Artifacts land in `docs/thrifty/<task-slug>/` (`CONTRACT.md`, `briefs/`,
`LEDGER.md`) so a run is auditable and resumable.

### Decomposition modes

Not every task is "one file per agent." The architect picks a mode by how cohesive
the final artifact must be:

- **partition** — sprints own separate regions/files, run in **parallel**, architect
  merges. Best for separable outputs (code files, doc sections).
- **relay** — one shared artifact extended segment by segment, **sequentially**,
  each agent reading the artifact-so-far. Best for flowing prose (a story chapter).
- **layered** — role-specialized passes over the whole artifact (draft → continuity
  edit → polish), **sequentially**. Best for one seamless voice via multiple lenses.
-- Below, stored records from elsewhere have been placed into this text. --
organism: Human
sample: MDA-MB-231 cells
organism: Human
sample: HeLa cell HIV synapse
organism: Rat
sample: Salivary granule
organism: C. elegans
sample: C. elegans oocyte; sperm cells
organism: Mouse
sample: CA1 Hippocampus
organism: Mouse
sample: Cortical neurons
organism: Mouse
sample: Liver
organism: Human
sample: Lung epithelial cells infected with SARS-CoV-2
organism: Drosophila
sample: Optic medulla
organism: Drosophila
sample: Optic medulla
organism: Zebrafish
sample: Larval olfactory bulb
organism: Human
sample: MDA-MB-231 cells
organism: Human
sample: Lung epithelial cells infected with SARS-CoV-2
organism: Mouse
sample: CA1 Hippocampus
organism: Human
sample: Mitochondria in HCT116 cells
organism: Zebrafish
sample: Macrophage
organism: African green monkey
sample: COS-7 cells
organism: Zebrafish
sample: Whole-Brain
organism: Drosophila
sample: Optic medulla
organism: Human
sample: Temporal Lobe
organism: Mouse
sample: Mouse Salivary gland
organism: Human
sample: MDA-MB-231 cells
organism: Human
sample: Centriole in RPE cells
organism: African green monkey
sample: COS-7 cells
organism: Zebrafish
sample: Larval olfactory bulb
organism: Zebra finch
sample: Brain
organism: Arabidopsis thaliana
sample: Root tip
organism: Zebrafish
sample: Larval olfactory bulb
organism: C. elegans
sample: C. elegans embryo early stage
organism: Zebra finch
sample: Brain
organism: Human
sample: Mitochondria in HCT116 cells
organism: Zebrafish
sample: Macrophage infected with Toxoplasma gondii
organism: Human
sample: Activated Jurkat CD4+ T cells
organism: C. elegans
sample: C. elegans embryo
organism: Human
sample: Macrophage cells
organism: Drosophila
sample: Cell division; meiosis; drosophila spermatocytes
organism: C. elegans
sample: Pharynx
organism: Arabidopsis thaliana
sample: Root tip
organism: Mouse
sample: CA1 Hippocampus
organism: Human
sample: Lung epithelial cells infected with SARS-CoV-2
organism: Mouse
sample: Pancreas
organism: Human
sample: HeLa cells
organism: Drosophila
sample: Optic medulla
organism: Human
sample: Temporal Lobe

A single artifact with no cross-sprint seams skips the contract entirely — one brief,
one execute, one check (or just don't use thrifty).
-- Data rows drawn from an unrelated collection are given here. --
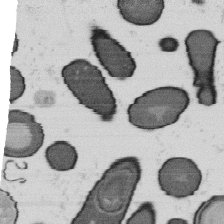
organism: B. subtilis
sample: Bacterial spore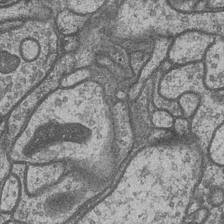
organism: Drosophila
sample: Optic medulla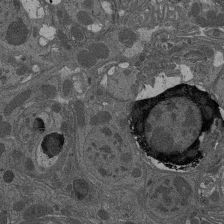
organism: Drosophila
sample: Antenna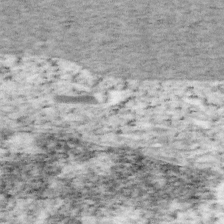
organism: Mouse
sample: OT-I killer T cells with ID8 ovarian cancer cells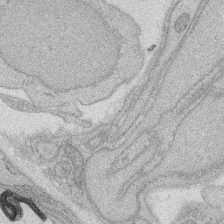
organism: Rat
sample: Salivary granule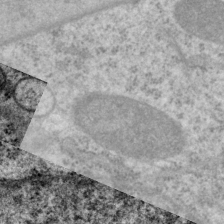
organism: P. pacificus
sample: Pharynx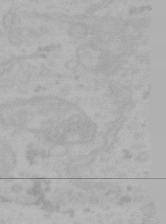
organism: Mouse
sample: Choroid plexus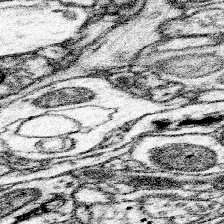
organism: Mouse
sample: Somatosensory cortex neuropil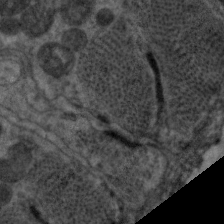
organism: C. elegans
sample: Pharynx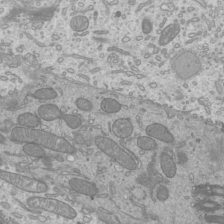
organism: Mouse
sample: Cilia; mouse epididymis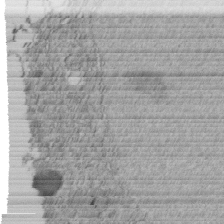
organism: C. elegans
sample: C. elegans embryo early stage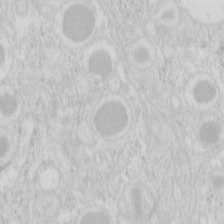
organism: Mouse
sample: Pancreas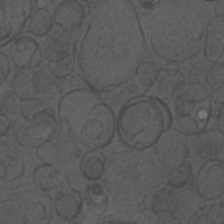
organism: C. elegans
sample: C. elegans embryo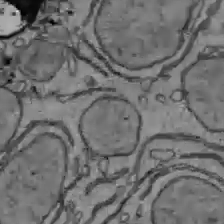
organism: C57BL Mouse
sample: Liver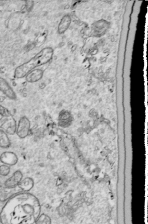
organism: Drosophila
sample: Cell division; meiosis; drosophila spermatocytes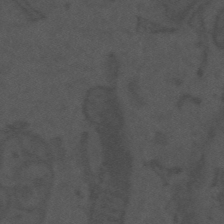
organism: Mouse
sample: Suprachiasmatic nucleus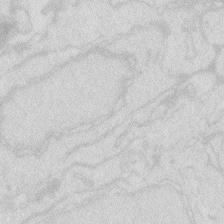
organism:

## Fix loop (bounded, terminates)

The checker diagnoses (`pass` / `local` / `execution` / `brief`); the orchestrator
decides and counts:

1. **surgical** (Sonnet, in place) — ≤ 2
2. **executor redo** (fresh Haiku + notes) — ≤ 1
3. **architect replan** (revise contract/brief) — ≤ 1
4. otherwise **surface to the human**

A regression guard rolls back any fix that breaks a previously-passing criterion.

## Design & evidence

The benchmarked architecture and the full cost/quality investigation (including the
approaches we tried and rejected) are in [`eval/RESULTS.md`](eval/RESULTS.md); reproducible
scripts + captured data are in [`experiments/`](experiments/README.md).

## Two implementations

- **Lean dispatch flow (benchmarked, recommended)** — `thrifty-dispatch`: Sonnet writes
  `contract.md` + `sprints.jsonl`, one cached Haiku agent builds + self-fixes, scoped
  Sonnet patch if needed. ~64% cheaper than Opus at equal gate quality. This is the
  architecture diagrammed at the top.
- **Subagent substrate (richer, pricier)** — the `thrifty-*` skills above (Sonnet architect
  → parallel Haiku executor subagents → Sonnet checker). More expensive in the bake-off
  (per-subagent harness + orchestrator context re-read); reach for it only when you need
  per-sprint *parallel* verification. Still uses "unit/brief" terminology internally.

## Status

v0.1 — **benchmarked.** The lean dispatch flow is ~64% cheaper than Opus building the same
spec, at equal gate quality, across 7 tasks (JS / Python / Go / prose). Evidence:
[`eval/RESULTS.md`](eval/RESULTS.md) (main findings + full journey) and
[`experiments/`](experiments/README.md) (reproducible scripts + captured cost data).